The Classé Sigma SSP is an AV-preamp targeted for audiophile music lovers who don't want to setup 2 different systems (one for audio, one for home cinema). It is optimized for very high quality on the stereo channels and somewhat less performance for the remaining surround channels: the stereo channel has both one balanced input and one balanced output (XLR) while the remaining analog IOs (2 x stereo in, 7.1 out) are single-ended (RCA). The specs are as follows (selected):
The unit I am testing is in fact a Sigma SSP (Mk1) which had been upgraded to Mk2. This involves the replacement of the board with the HDMI I/Os and the DSP doing the audio processing. Otherwise both models are identical. It runs with firmware version 2.0.0.29 (currently the newest).
I used a brand new RME ADI-2 PRO fs to feed the SSP with digital signals (SPDIF Coax and Toslink, USB and HDMI) and connected the XLR output of the SSP to the XLR input of the RME (one channel only). All internal processing in the SSP was disabled (no EQ, no tone control, nothing) and the inputs were set to pass through (no volume control). In this configuration the SSP delivered almost 14 dBu (ca. 3.8 V rms, very close to the SN input spec) output level with a 0 dBfs (-3dB rms) sinus. The analog input of the RME was set accordingly to +19 dBu with 5 dB higher gain, resulting in a full scale sensitivity of 14 dBu.
The RME was connected via USB to a Dell Latitude E7250 (Windows 10, RME ASIO driver) running on battery. I used RoomEq wizard v5.19 (REW) for all measurements, but for the jitter test and multitone I had to use foobar2000 to play wav files bit correct (verified by playing the specific test signals supplied by RME). The J-Test and multitone wavfiles were created with a DIY program running on Linux.
Just for the records: here is the loopback performance of the RME alone (XLR out to XLR in) at 14 dBu output level and 14 dBu input sensitivity. At 44.1 kHz samplerate and 24 bit, THD with 1 kHz sinus -3 dB rms (=0 dBfs), 32 FFT size, no averaging:
REW's distortion panel says this:
Sigma SSP via SPDIF Toslink
Let's start with THD, 44.1 kHz samplerate, 24 bit, 1 kHz sinus @ -3 dB rms (=0 dBfs), 32k FFT size, no averaging:
REW's distortion panel says this:
Beats me - but certainly not audible. Here is the same measurement with RME loopback:
This looks very clean, just some very tiny hash north of 10 kHz.
Next is IMD, 44.1 kHz samplerate, 24 bit, 19 + 20 kHz sinus @ -10 dB rms, 32k FFT size, no averaging:
REW's distortion panel says this:
Now J-Test, 44.1 kHz samplerate, 24 bit, 32k FFT size, no averaging:
Nothing to complain about, but let's see if averaging (32x) and higher FFT siźe (128k) reveal something:
Indeed there are some spurous signals but definitely not audible at all.
Sigma SSP via SPDIF Coax
THD, 44.1 kHz samplerate, 24 bit, 1 kHz sinus @ -3 dB rms (=0 dBfs), 32k FFT size, no averaging:
REW's distortion panel says this:
IMD, 44.1 kHz samplerate, 24 bit, 19 + 20 kHz sinus @ -10 dB rms, 32k FFT size, no averaging:
REW's distortion panel says this:
The numbers are (within the error margin) same as Toslink.

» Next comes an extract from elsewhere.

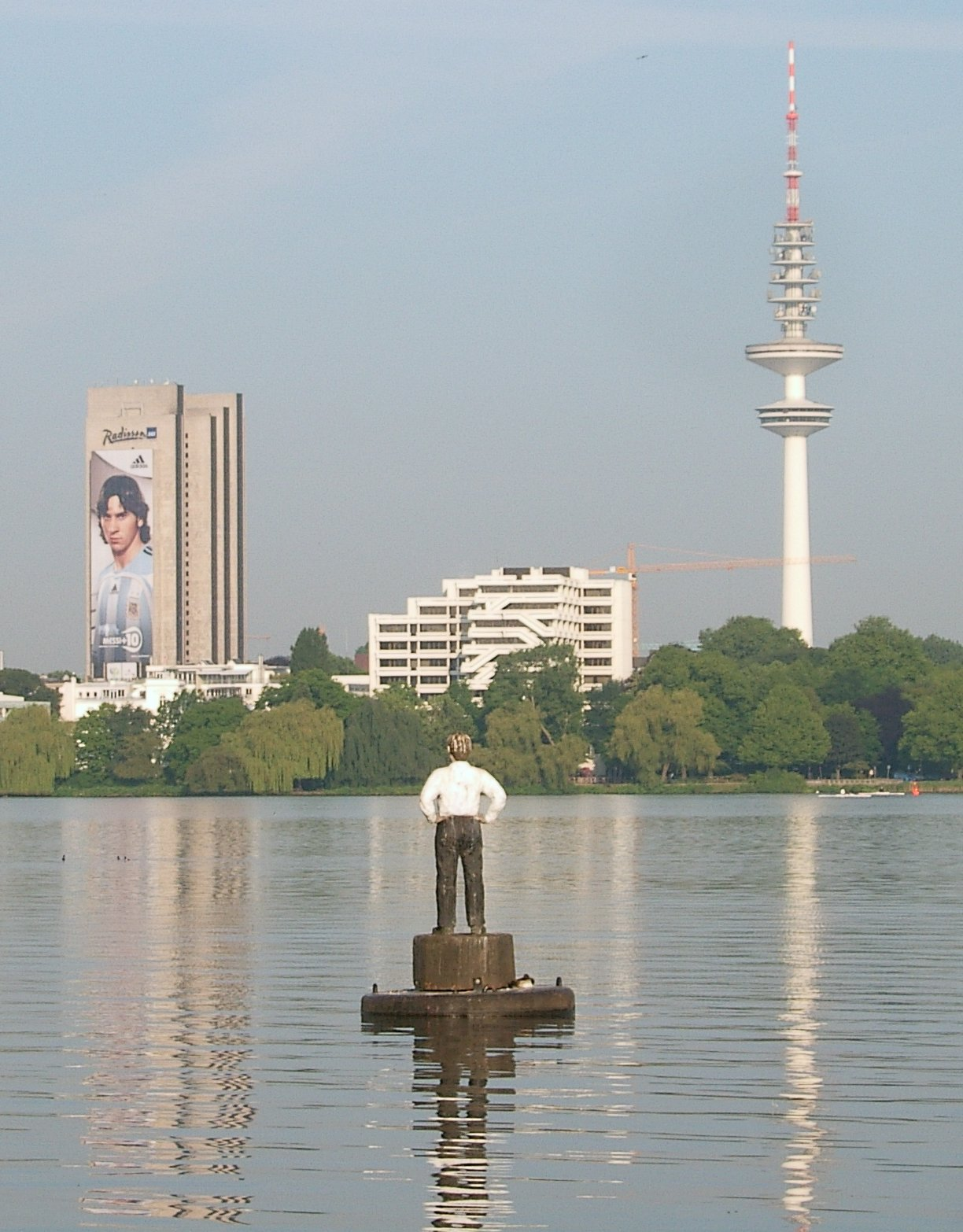 Hamburg, Außenalster. Im Hintergrund links das Congress Centrum Hamburg mit dem Radisson SAS Hotel und rechts der Heinrich-Hertz-Turm.

J-Test, 44.1 kHz samplerate, 24 bit, 128k FFT size, 32x averaging:
No real difference to Toslink.
Multitone, 192 kHz samplerate, 24 bit, 30 sinus signals, 128k FFT size, no averaging:
Nothing to worry about. Averaging does not reveal any more spurious signals.
Sigma SSP via USB
THD, 44.1 kHz samplerate, 24 bit, 1 kHz sinus @ -4 dB rms (=-1 dBfs), 32k FFT size, no averaging
I had to reduce the output level by 1 dB because at 0 dB there was significan distortion through clipping. This is probably a problem in the Windows 10 audio driver.
REW's distortion panel says this:
A bit more noise than SPDIF, otherwise the same.
IMD, 44.1 kHz samplerate, 24 bit, 19 + 20 kHz sinus @ -10 dB rms, 32k FFT size, no averaging:
REW's distortion panel says this:
There is seemingly more hash and noise, let's see with 32x averaging and 128k FFT size:
This is not noise. Performance is clearly not on the same level as SPDIF, but are we sure that the sum of all those spurious signals is audible?
J-Test, 44.1 kHz samplerate, 24 bit, 128k FFT size, 32x averaging:
This also is not noise, it's too regular. Lets spread the frequency axis:
Jep, not noise. Probably not audible though.
Sigma SSP via HDMI
A warning up front: The following measurements should be taken not with a grain, but with a bucket of salt:
THD, 48 kHz samplerate, 24 bit, 1 kHz sinus @ -4 dB rms (=-1 dBfs), 32k FFT size, no averaging
I'm not showing the numbers since they are not correct.
On a next shot I could try to burn the test signals on a CD and play them with my Bluray player (HDMI and SPDIF Coax).
IMD, 44.1 kHz samplerate, 24 bit, 19 + 20 kHz sinus @ -10 dB rms, 32k FFT size, no averaging:
IMD is good but there is also a lot of hash all over the full frequency range. Again no numbers.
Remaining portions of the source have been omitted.